Parallèlement à la gestion de studios et salles de projection, les Shaw diversifient leurs activités et leurs placements en ouvrant de nombreux lieux de divertissement (arènes de lutte, cabarets, salles de jeux…) et organisent concours de chant, de danse et autres compétitions de Miss Beauté.

Personnel de La Unique à Shanghai posant pour une photo de groupe.
Au premier rang cinquième à gauche Runje Shaw, septième à gauche Runde Shaw.

Malgré son incontestable réussite commerciale et artistique, la Tianyi Film Co. ne compte pas à l’époque parmi les plus prestigieux studios de Shanghai, même si elle s’impose indéniablement comme un important « major » de second ordre. On pourrait la comparer au studio RKO de l’âge d’or hollywoodien, alors dirigé par Howard Hughes. Une de ses particularités est que du fait du contrôle direct et étroit exercé par Runje Shaw, la Tianyi est un des seuls studios à ne pas être lourdement infiltré par des activistes de gauche qui, chez les concurrents, cherchent à organiser des syndicats et faire diffuser leurs idées dans les films.

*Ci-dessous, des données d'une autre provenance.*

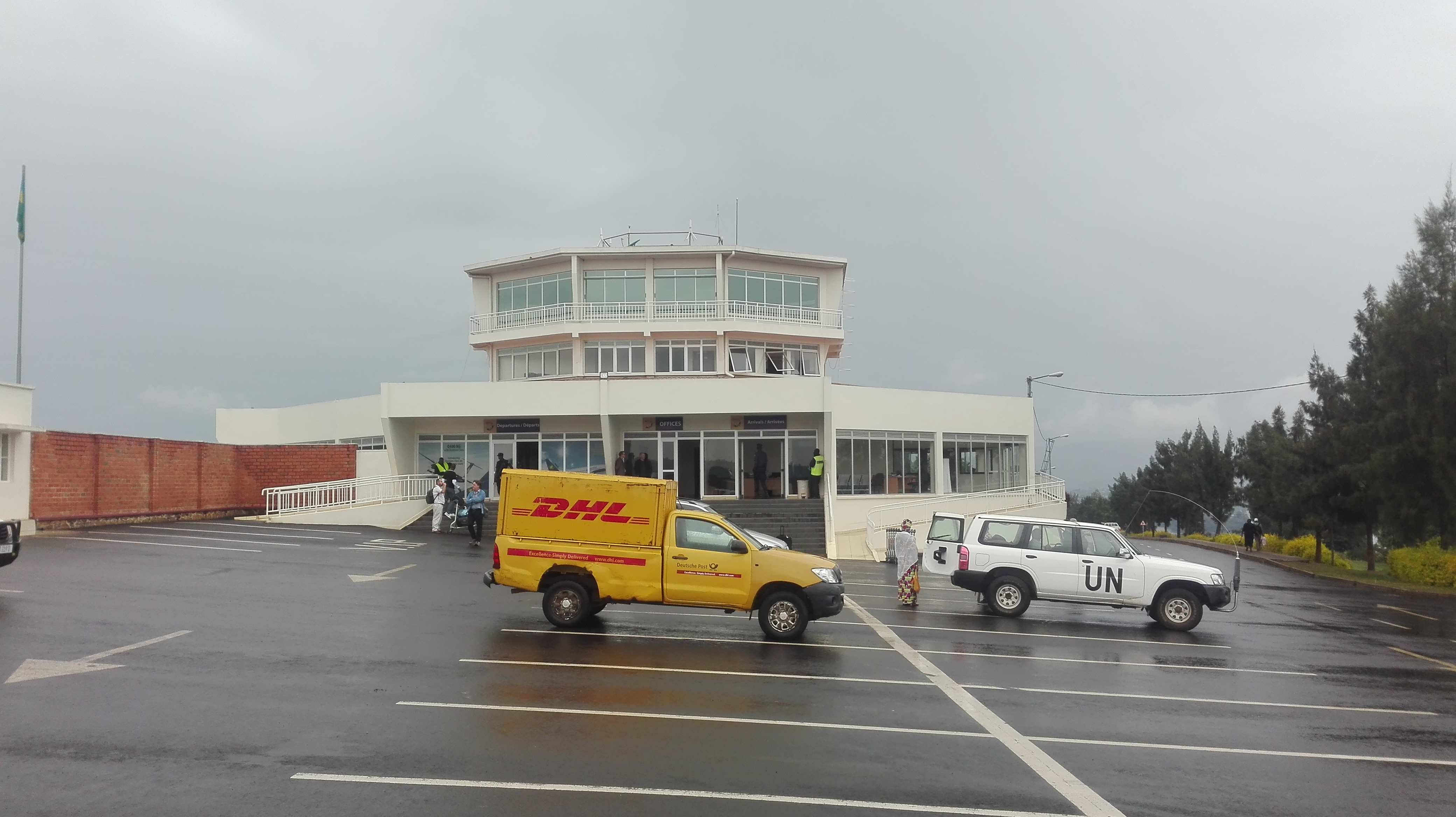 Kamembe lufthavn fra utsiden.

Quelques ombres planent cependant sur l’entreprise Tianyi Film Co.. Tout d’abord, les compagnies rivales continuent de bloquer toute expansion des Shaw sur l’ensemble du territoire chinois. Puis, l’autoritarisme du régime du Guomindang pèse de plus en plus sur l’industrie cinématographique locale. C’est ainsi qu’après s’être attaqué au cinéma trop progressiste de Shanghai, le gouvernement interdit la production de films fantastiques mâtinés de wu xia pian sous prétexte qu’ils encouragent la superstition (les maoïstes reprendront l’argument des années plus tard). De plus, les films en cantonais viennent allonger la liste des œuvres à proscrire car susceptibles de gêner la promotion de la langue nationale, le mandarin. Enfin, la Tianyi Film Co. se trouve quelque peu éloignée du cœur de l’action car localisée à Shanghai : elle se trouve de fait loin de ses marchés de distribution, majoritairement situés en Asie du Sud-Est et à Hong-Kong.

Mais si à Shanghai même, la Tianyi constitue un studio de second ordre, l’importance de leurs réseaux dans le Sud en fait en revanche là-bas des acteurs de premier plan. Devant ce constat, Runje prend une décision capitale, lourde de conséquences pour l’avenir des frères Shaw. Elle constitue le deuxième tournant de leur histoire et changera leurs destinés pour toujours.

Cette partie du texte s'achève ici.